Escolhendo as ferramentas certas para análise de respostas de pesquisa

Como você analisa as respostas da pesquisa depende do tipo e da estrutura dos seus dados.

  • Dados quantitativos: Coisas como perguntas de múltipla escolha ou de classificação (por exemplo, "Quão satisfeito você está com seu curso?") são fáceis de contar e representar em gráficos. Para isso, tudo o que você precisa é de uma ferramenta de planilhas padrão, como Excel ou Google Sheets.

  • Dados qualitativos: Perguntas abertas (“O que você mudaria no seu curso?”) ou feedbacks detalhados em texto livre produzem insights ricos, mas são quase impossíveis de ler e codificar em larga escala. É aí que as ferramentas alimentadas por IA realmente brilham—uma revisão manual simplesmente não basta quando você tem centenas de respostas únicas e ponderadas de estudantes de pós-graduação para analisar.

Existem duas abordagens para ferramentas quando se lida com respostas qualitativas:

ChatGPT ou ferramenta GPT similar para análise de IA

Copiar e colar dados em ferramentas GPT: Você pode exportar suas respostas abertas da pesquisa e colá-las no ChatGPT (ou similar). A partir daí, você pode conversar sobre os dados da pesquisa, pedir resumos ou investigar temas e ideias específicos.

Funcional, mas não ideal. Esta abordagem se torna complicada se você tiver muitas respostas, e formatar dados em uma forma que o ChatGPT entenda geralmente é complicado. Você terá que lidar com limites de tamanho de contexto (o que significa que nem todos os dados podem ser analisados de uma vez) e passará muito tempo copiando, cortando e interpretando o resultado. É ótimo para ganhos rápidos, mas não escalável para pesquisas mais profundas ou programas contínuos de pesquisa.

Ferramenta tudo-em-um como Specific

Construída especificamente para análise de pesquisa qualitativa: Uma plataforma dedicada como Specific é construída do zero para coletar e analisar dados em um só lugar. Ao lançar uma pesquisa, seu motor de IA realiza perguntas de acompanhamento automaticamente—assim, você obtém explicações mais detalhadas e respostas com mais contexto, direto do seu público de estudantes de pós-graduação.
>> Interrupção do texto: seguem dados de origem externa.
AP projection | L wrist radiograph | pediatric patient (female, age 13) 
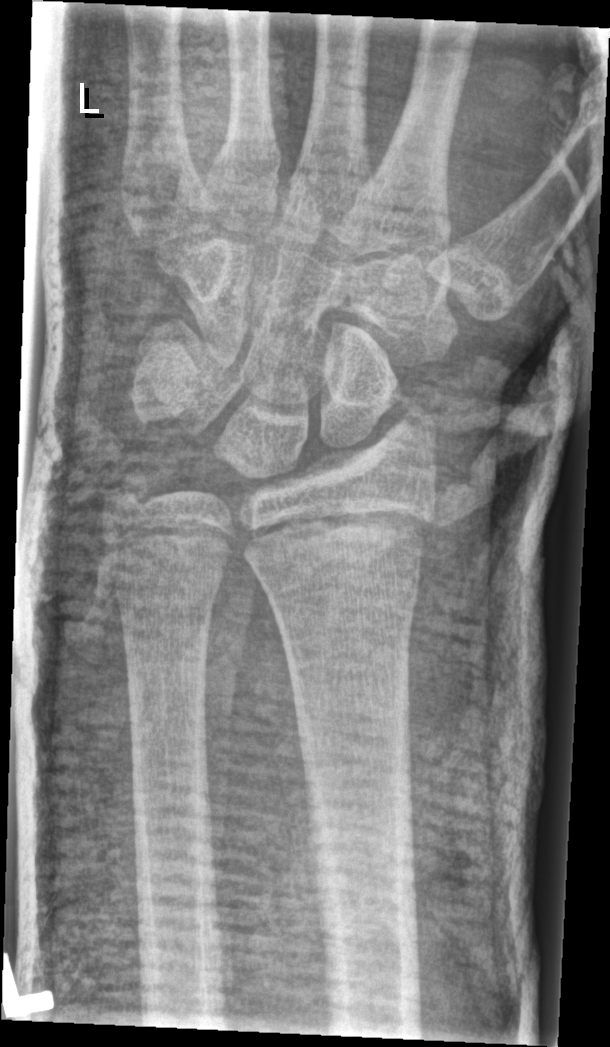 (boxes as x1,y1,x2,y2 (top-left / bottom-right, pixel units))
bone fracture: 2 @ bbox(244, 535, 431, 633); bbox(95, 459, 164, 523)
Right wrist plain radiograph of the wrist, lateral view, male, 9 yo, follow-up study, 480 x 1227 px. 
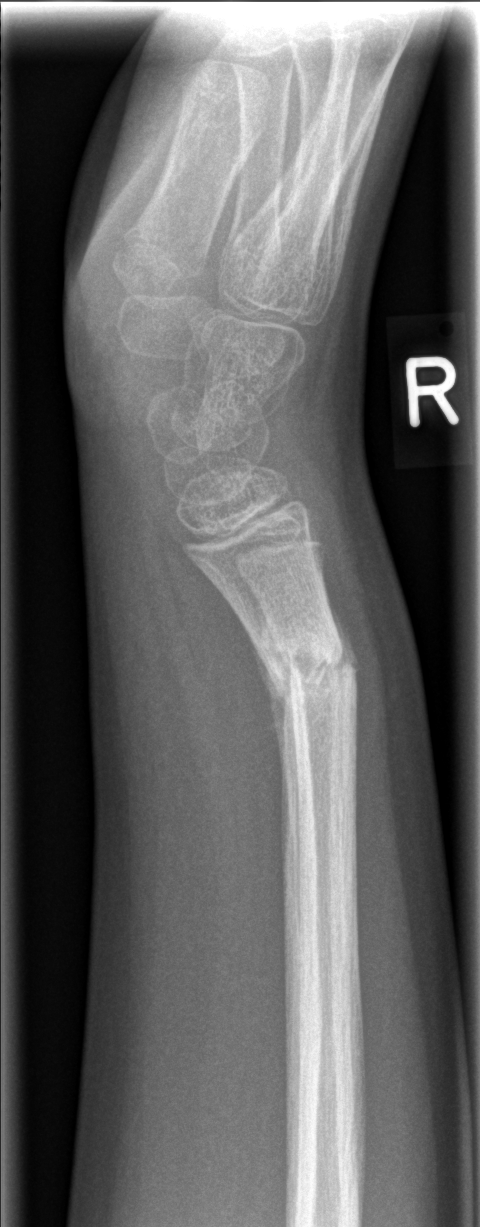 # coordinates are [x1, y1, x2, y2] in image pixels
osteopenia: present
fracture: [x1=261, y1=630, x2=370, y2=711]
periostealreaction: [x1=246, y1=629, x2=286, y2=787] [x1=327, y1=593, x2=359, y2=666]
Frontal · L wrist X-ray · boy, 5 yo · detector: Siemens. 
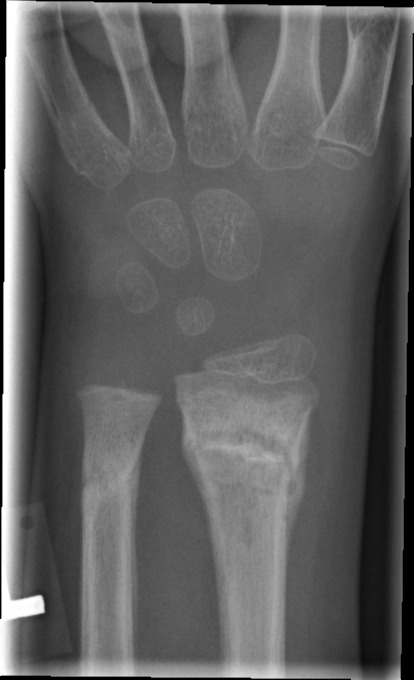 Coordinates are [x1, y1, x2, y2] in image pixels. Fracture classified AO/OTA 23-M/3.1. Periosteal thickening: [x1=180, y1=417, x2=216, y2=569]; [x1=284, y1=408, x2=314, y2=585]; [x1=126, y1=445, x2=143, y2=668]. Bone fracture: [x1=181, y1=413, x2=306, y2=499], [x1=77, y1=449, x2=143, y2=503].
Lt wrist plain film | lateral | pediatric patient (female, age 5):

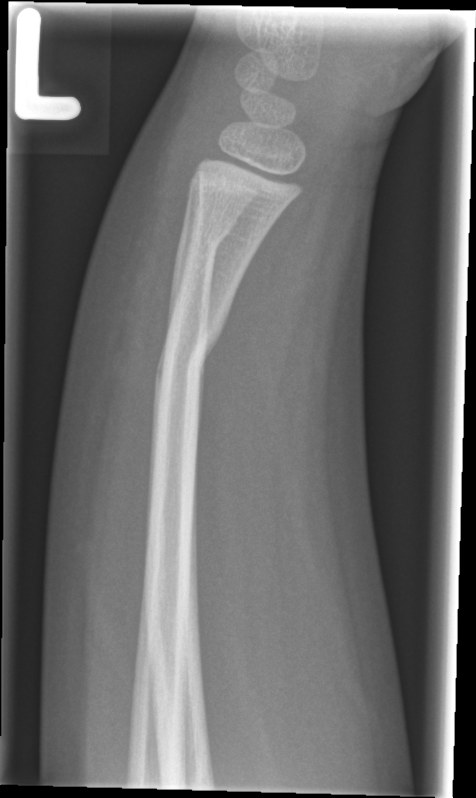
Fracture = 2 @ 152,307,228,394 | 176,200,237,262
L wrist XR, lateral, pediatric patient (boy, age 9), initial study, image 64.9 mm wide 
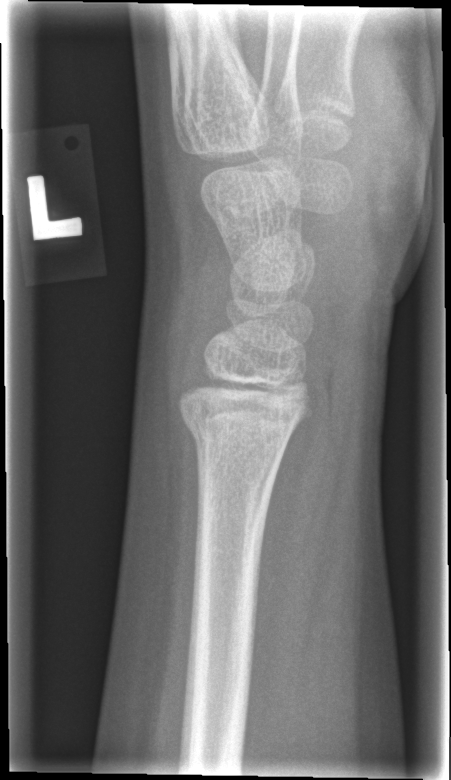

Findings: (pixel coordinates, top-left origin, xyxy) Fracture — [x1=178, y1=403, x2=299, y2=473]. Fracture classified AO/OTA 23r-M/2.1.
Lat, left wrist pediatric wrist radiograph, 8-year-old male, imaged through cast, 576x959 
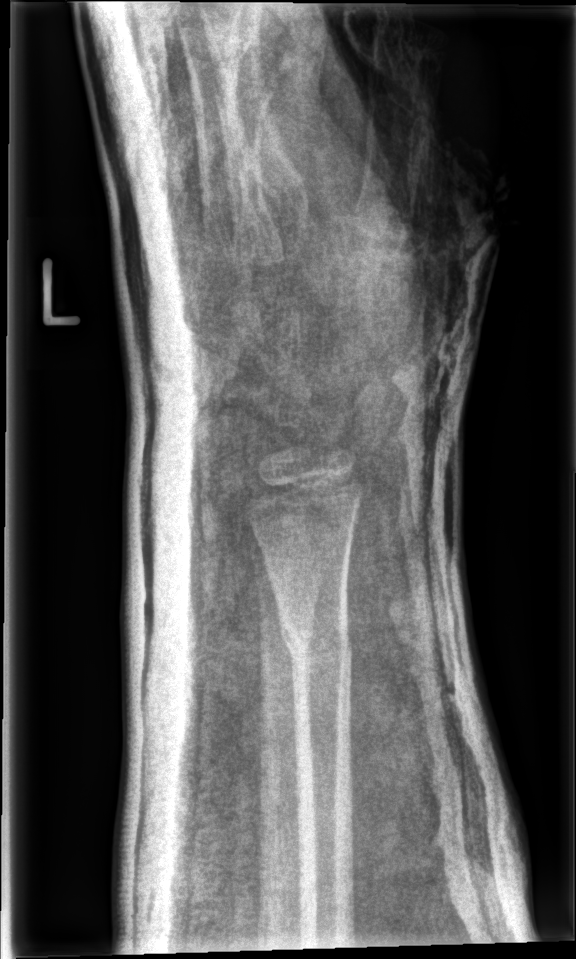 One bone fracture at bbox(275, 609, 355, 674).
AO code 23r-M/3.1; 23u-M/2.1.
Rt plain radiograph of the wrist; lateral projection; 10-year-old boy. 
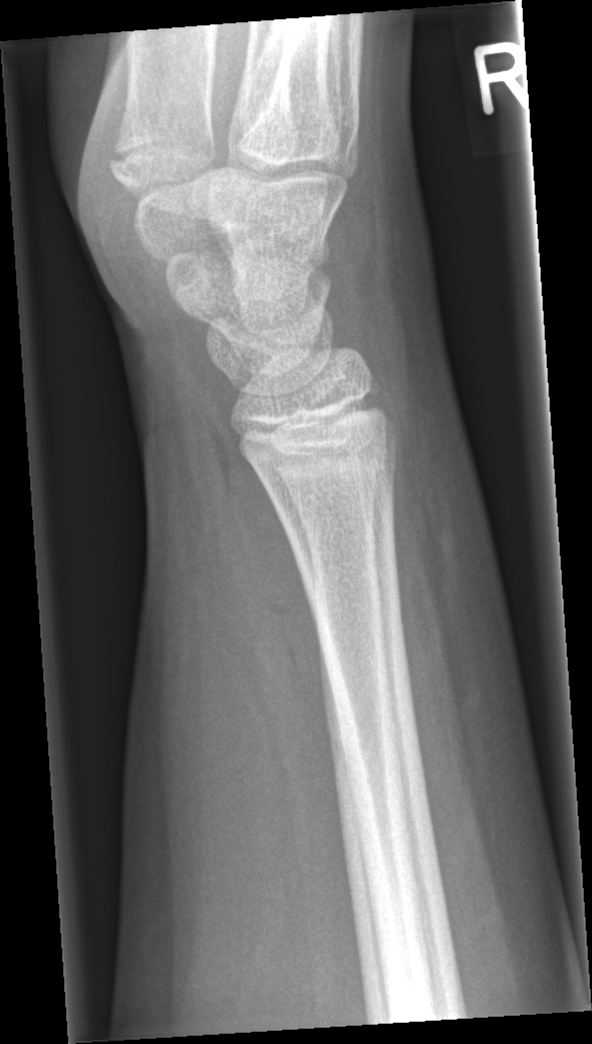
FINDINGS — Fracture present but not clearly seen in this view.

Automatização de ponta a ponta: Em vez de lutar com planilhas e exportações de chat, você vê resumos gerados por IA, temas-chave e insights acionáveis em segundos, todos organizados por pergunta, resposta, filtro e até mesmo prompts de acompanhamento. Você pode conversar instantaneamente com a IA sobre os dados, assim como faria no ChatGPT, mas também tem mais recursos para gerenciar o que é enviado para o contexto da IA. Isso torna a análise qualitativa aprofundada rápida, escalável e colaborativa—sem necessidade de habilidades com planilhas.

Importante, essas ferramentas continuam a evoluir. Líderes do setor como NVivo, MAXQDA, Atlas.ti, Looppanel e Thematic integraram codificação automatizada e detecção de temas por IA—tornando a pesquisa qualitativa muito mais acessível e poderosa para equipes de todos os tamanhos. [1]

Prompts úteis que você pode usar para analisar dados de pesquisa de Graduados Universitários sobre qualidade do curso

Se você quer obter insights acionáveis de seus dados de resposta, especialmente em torno de algo tão sutil quanto a qualidade do curso, comece com os prompts certos. Eles funcionam se você estiver conversando com a IA do Specific ou usando algo como o ChatGPT.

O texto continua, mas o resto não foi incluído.